The priest insisted that she should go to rest, but she would not listen to him. It was with her a question always and in everything to equal in Christian virtues, and, therefore, in nursing the sick, the late queen, Yadviga, and redeem her father's soul by her merits; hence, in a country which had been Christian for centuries she missed no opportunity to show herself more zealous than others, and thus efface the remembrance that she had been born in pagan error. Moreover, the wish was burning her to learn something from Yurand touching Danusia; for she was not altogether at rest concerning her. So, sitting down at the side of his couch, she began to repeat the rosary, and then to doze. Zbyshko, who was not entirely well yet, and who in addition had labored immensely in the riding of the night, soon followed her example, and after an hour they had both fallen asleep so soundly that they would have slept till a late hour, perhaps, had not the bell of the castle chapel roused them at daybreak.

It roused Yurand also, who opened his eyes, sat erect on the couch quickly, and looked around with blinking eyes.

"Praised be Jesus Christ! How is it with you?" asked the princess.

But apparently he had not regained consciousness; for he looked at the princess as though he knew her not.

"Come this way! come this way to dig the drift!" called he after a moment.

"In God's name! You are in Tsehanov!" cried the lady.

Yurand wrinkled his forehead like a man who is collecting his thoughts with difficulty, and answered,—

"In Tsehanov? My child is waiting for me—and the prince and princess—Danusia!
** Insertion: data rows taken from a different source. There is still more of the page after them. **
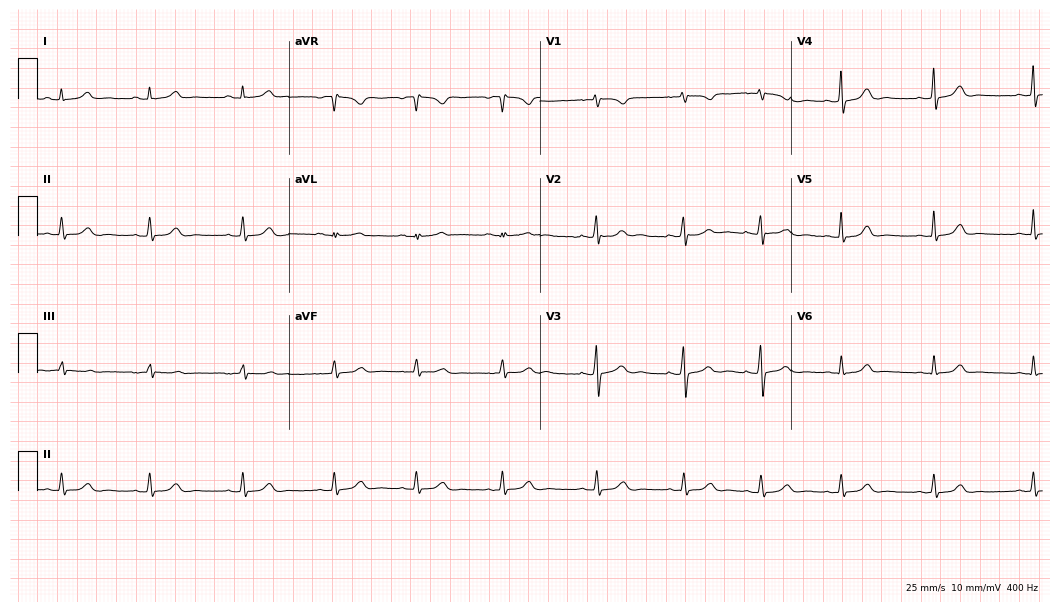
Resting 12-lead electrocardiogram (10.2-second recording at 400 Hz). Patient: a 22-year-old female. Read as a normal ECG.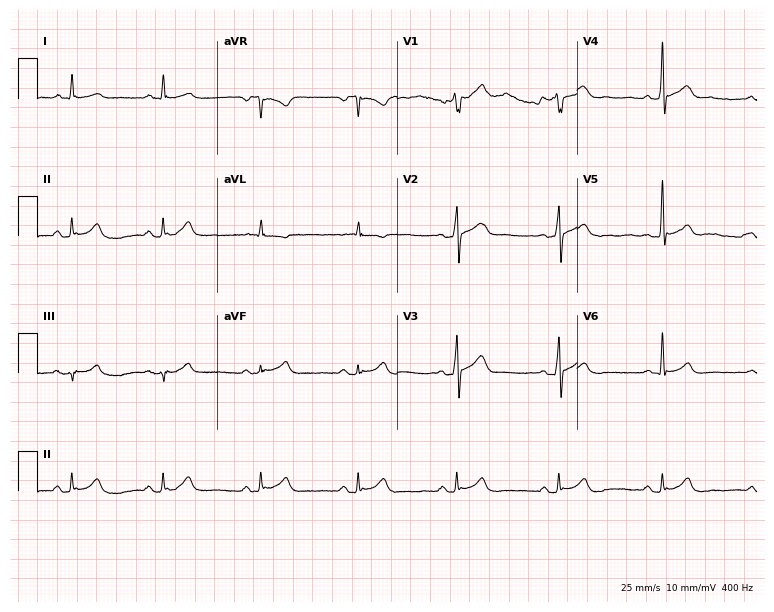
12-lead ECG (7.3-second recording at 400 Hz) from a man, 42 years old. Labelled as a normal ECG.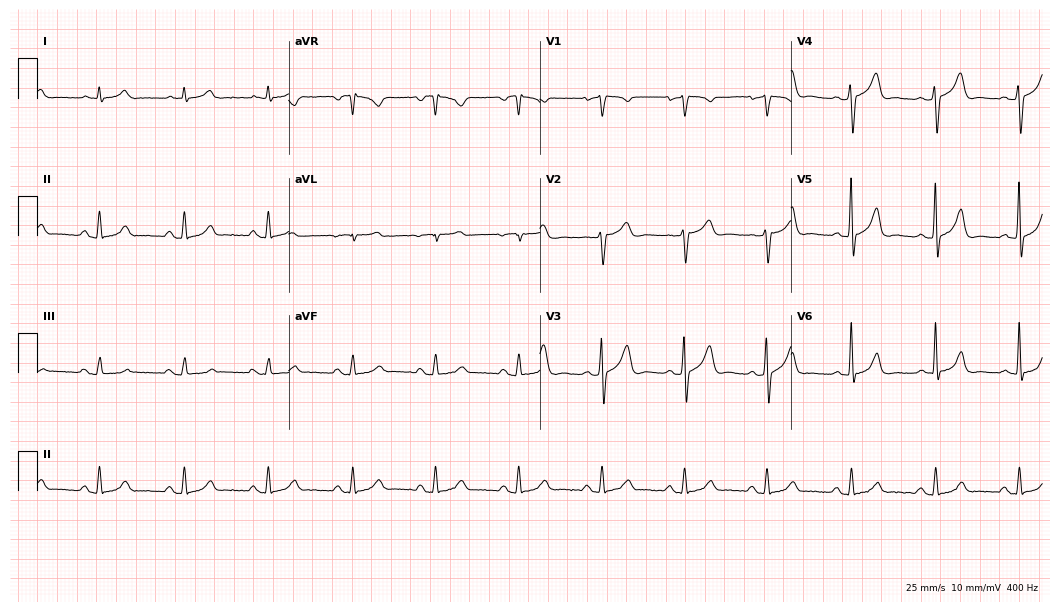
Electrocardiogram (10.2-second recording at 400 Hz), a male, 58 years old. Overall reading on record: normal ECG.

Danusia!"

Then closing his eyes, he dropped again to the pillow. Zbyshko and the princess were terrified lest he had died; but at that very instant his breast moved with deep breath, as in the case of a man seized by heavy sleep.

Father Vyshonek placed a finger on his own lips and made a sign not to rouse the man; then he whispered,—

"He may sleep all day in this manner."

"True; but what did he say?" asked the princess.

"He said that his child was waiting for him in Tsehanov," answered Zbyshko.

"He said that because he has not regained consciousness," explained the priest.